Tony Emeh, secrétaire général adjoint de l’Association des banques, assurances et institutions financières (ASSBIFI), explique qu’une directive a été transmise aux banques pour qu’elles ferment les agences qui ne peuvent pas servir le public. « Pour une agence qui n’a pas d’argent liquide pour charger son distributeur automatique ou pour payer ses clients, il est trop risqué d’ouvrir. Pourquoi ouvrir ? Pour voir l’agence brûler ? »
Faillite du système
Les partisans de la politique de la CBN affirment qu’elle permettra de freiner l’achat de votes par les politiciens le jour des élections, et que l’opposition à cette politique provient principalement du parti au pouvoir, le All Progressives Congress (APC) dont les gouverneurs ont intenté un procès à la banque centrale.
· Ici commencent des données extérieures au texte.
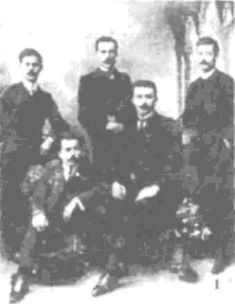 Hristo Yankov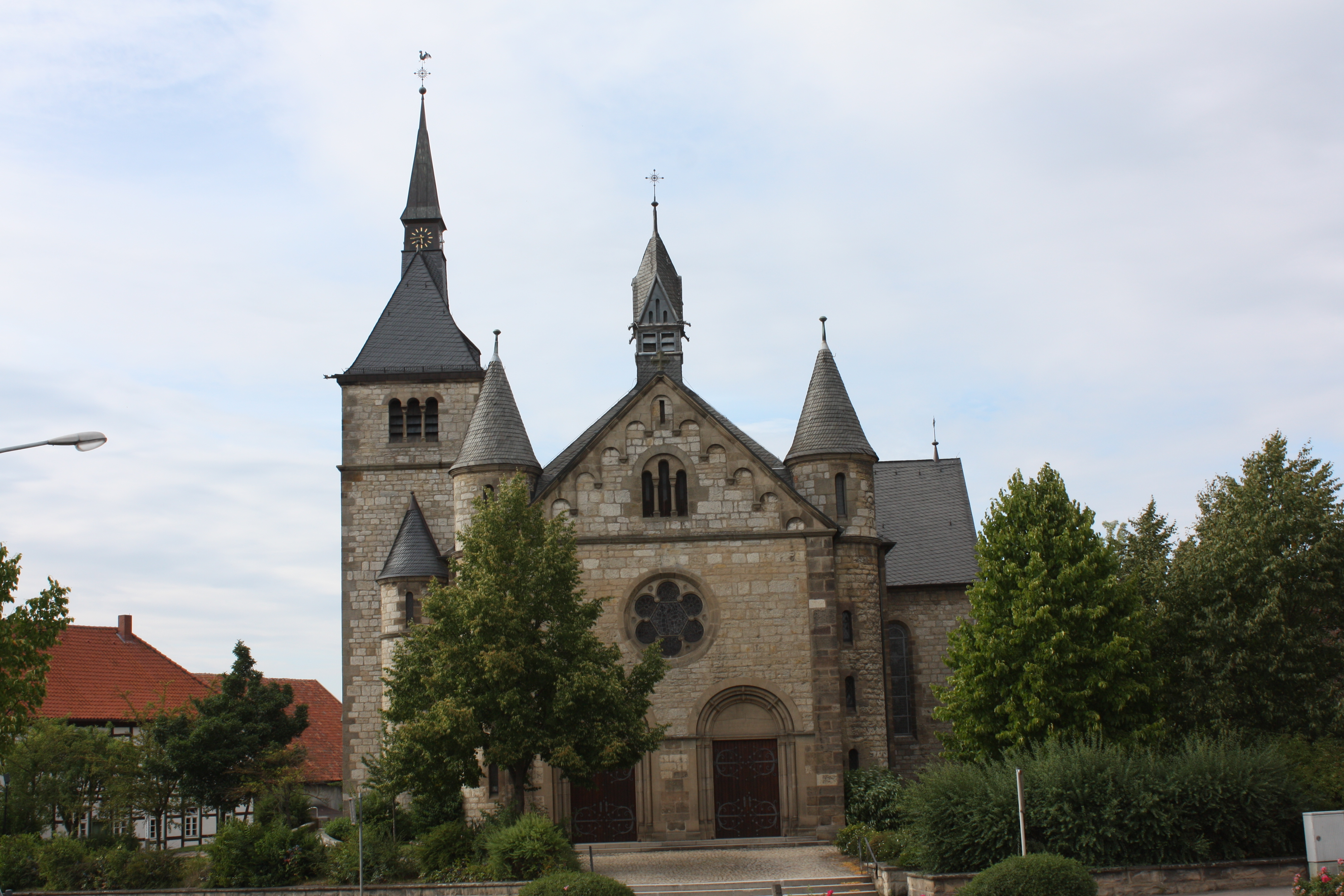 katholische St. Johannes Enth.-Kirche in Warburg-Ossendorf

Le candidat du parti, Bola Tinubu, a déclaré lors d’un meeting de campagne que la politique monétaire le visait.
À l’issue d’une réunion avec les gouverneurs de l’APC, le président Muhammadu Buhari a déclaré que la CBN lui avait assuré que l’échange de naira se ferait sans heurts, et qu’il « irait voir ce qui se passe réellement ».
Le 8 février, la Cour suprême du Nigeria a ordonné la suspension de la date limite pour l’échange des billets en naira (31 janvier) et a fixé au 15 février la date du prochain examen de cette question. Tinubu a depuis salué la décision et a exhorté la CBN à prendre « toutes les mesures nécessaires pour assurer une disponibilité suffisante de billets [qu’ils soient anciens ou nouveaux] ».
« Les Nigérians ordinaires ne peuvent pas accéder à leur propre argent durement gagné. Est-ce ainsi qu’on dirige un pays ? Peut-être devrions-nous fermer l’ensemble du système et recommencer depuis le début », constate, amer, Godson Ahuchaogu.